Secondly. The vain, outward, showy, and changeful members of this world's society, whose idol is not in the invisible mind, or its fallen yet stately grandeur, but in the visible world, that is, in the fellowship and friendship and approbation of human society; who are political with the politicians of this world's kingdoms, delighting in its courtly flatteries, ambitious of its placeș, vain of its distinctions, proud of its ornaments, and, in one word, satisfied with the sufficiency of its

portion; which is an inferior sphere of man to the former: for in that we commune with thoughts and ideas, and desires, which have no outward similitude or form, but exist in the spirit, and for the spirit, and out of which heretofore was constructed the temple of contemplation, and meditation, and other Sabbath occupations, where the soul once did see and feel the present Word and Spirit of God, but where now she findeth only Satan and his angels to be present, until she be redeemed and ransomed into the bright hope and opening possession of her unfallen blessedness. Whereas this second class of natural men be content with just so many of those thoughts and ideas of the mind as can be realized in human life, and made visible in human society, which are so few, so coarse, and little equal to the dignity of human nature, that the sages and philosophers, and poets and moralists, of all ages and countries, have rather retired from their degradation than courted their possession: but, alas! they are the heaven of the multitude, who know no higher philosophy than usefulness and comfort; no diviner law than expediency and advantage; no finer strain of poetry than the description of the tossing passions or gentle affections of the mind, of the rugged, or sublime, or beautiful forms of nature; who know no deeper morality than prudence and convenience, so that to them the coarse machine of human life, with all its confusion, suffering, disease, and death, this threescore-and-ten years' lease of existence, this daily, hourly, uncertainty of being is enough-base spirits!-is enough to content that soul which was made in the image of God, and, as it were, the mirror of his various excellency.

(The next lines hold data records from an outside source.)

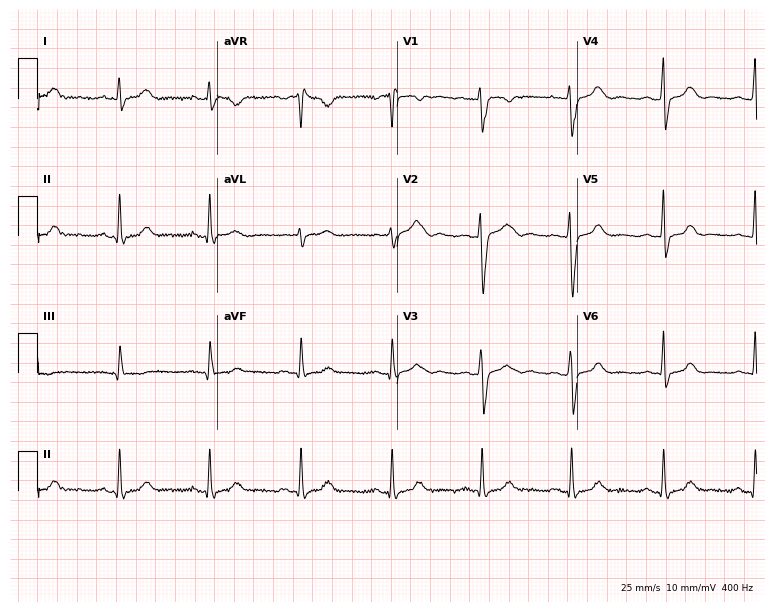
ECG — a 33-year-old female patient. Screened for six findings — first-degree AV block, right bundle branch block (RBBB), left bundle branch block (LBBB), sinus bradycardia, atrial fibrillation (AF), sinus tachycardia — none is recorded.
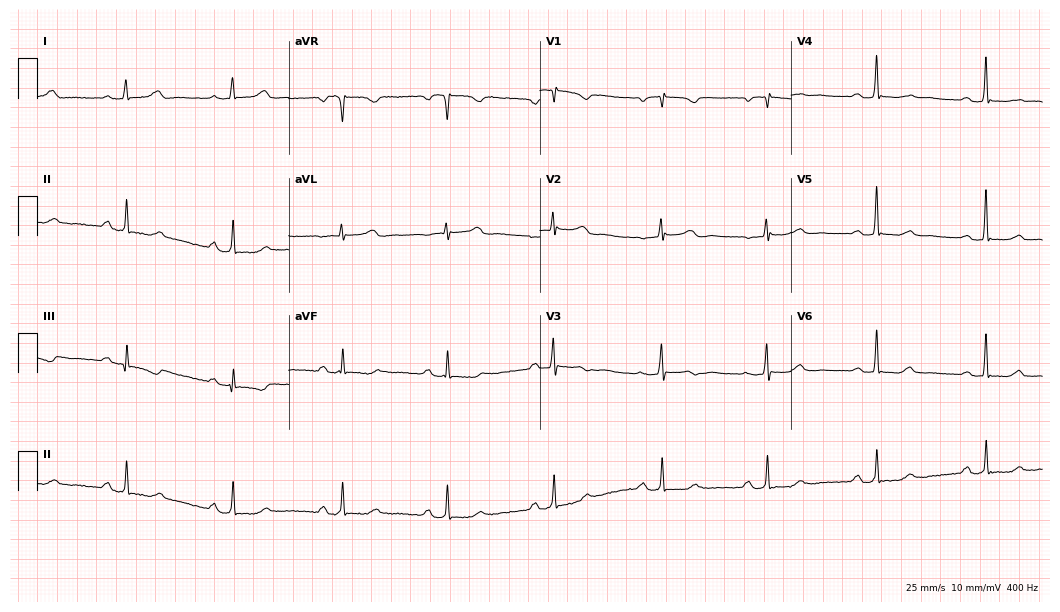
Electrocardiogram (10.2-second recording at 400 Hz), a 67-year-old woman. Interpretation includes first-degree AV block.
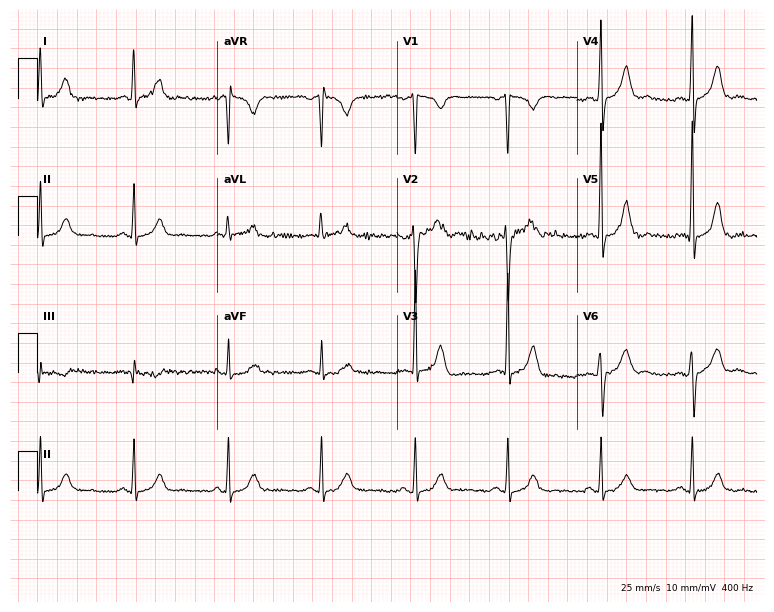
ECG — a male, 50 years old. Labelled as a normal ECG.
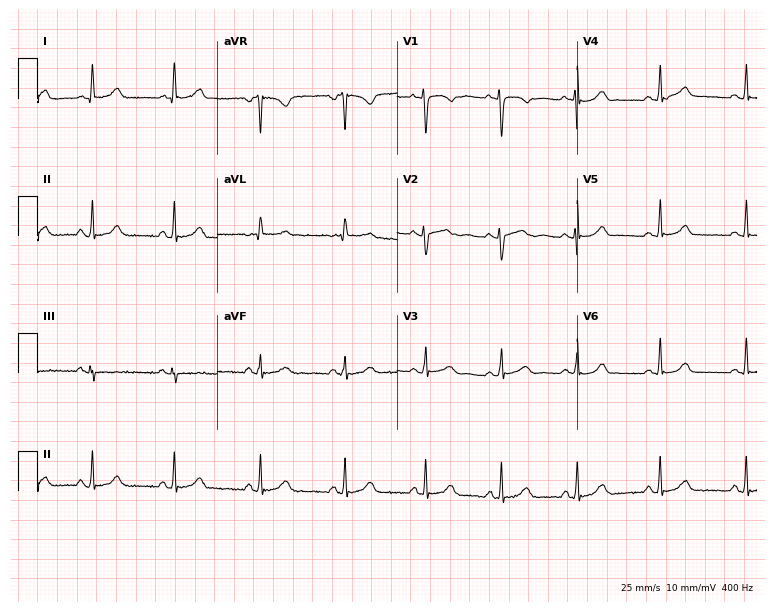
12-lead ECG from a 27-year-old woman. Recorded interpretation: within normal limits.
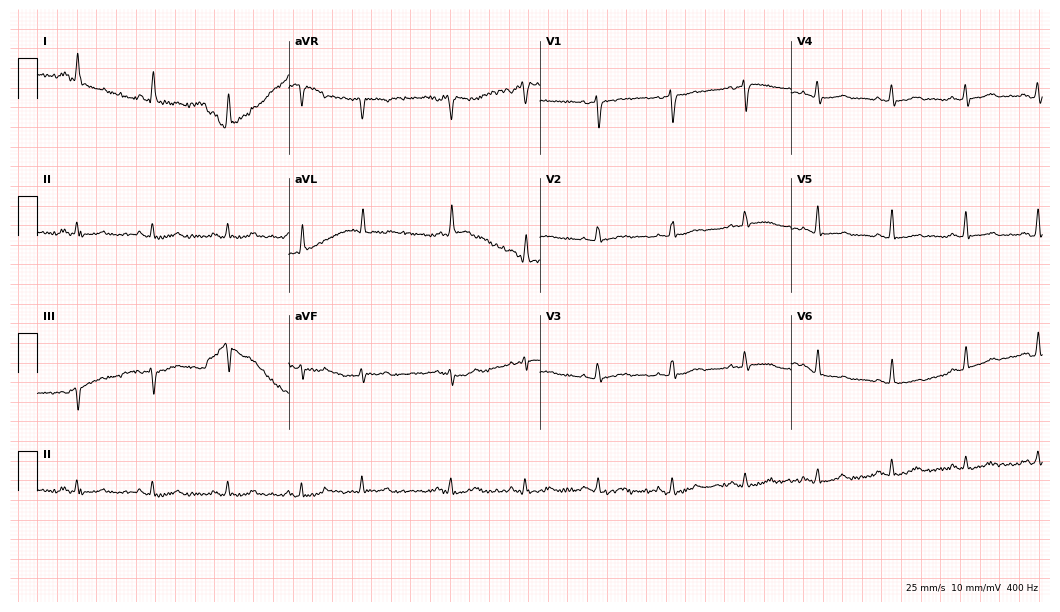
Standard 12-lead ECG recorded from a woman, 68 years old (10.2-second recording at 400 Hz). None of these six findings is recorded: first-degree AV block, right bundle branch block, left bundle branch block, sinus bradycardia, atrial fibrillation, sinus tachycardia. Findings outside these six are not listed.

These worldly spirits cannot arise into the Divine purities of the

spiritual life revealed in the Gospel, cannot comprehend the holiness, the righteousness, and the goodness of the law of God; nor receive the light and liberty, and wisdom and knowledge, of the Gospel of Christ; nor admire the love and peace, and joy and forgiveness, and meekness of the Holy Ghost; nor can they forsake the worldly kingdom, for the kingdom to come; nor be content as pilgrims and strangers to wait for their citizenship from heaven and this spirit of worldly society cannot enter into the mystery of the communion of saints, and fellowship of the holy catholic church; neither, when these mysteries are propounded to them, do they utterly reject them as the former; but because human society, which they admire as their heaven, containeth a somewhat rude resemblance of that heavenly society which we present to them, they do give us ear, but not being able to enter into the sublimity and purity of our doctrine, from their cleaving to the worldly spirit, they debase the doctrine to the measure of their own capacity, stand with it so long as it will stand with them, and go with it so far as it will go with them. But when persecution ariseth on account of the faith; that is, when it requireth of them any sacrifice of that worldly society wherein they have their pleasure; then straightway they are offended and fall away, because they had no root in themselves, neither were rooted in the great vine of spiritual life, but were branches of that corrupt tree which bringeth forth corrupt fruit-that vine of the earth to whose root the axe is ready to be applied, and whose clusters are now ripe for the wine-press of Almighty God.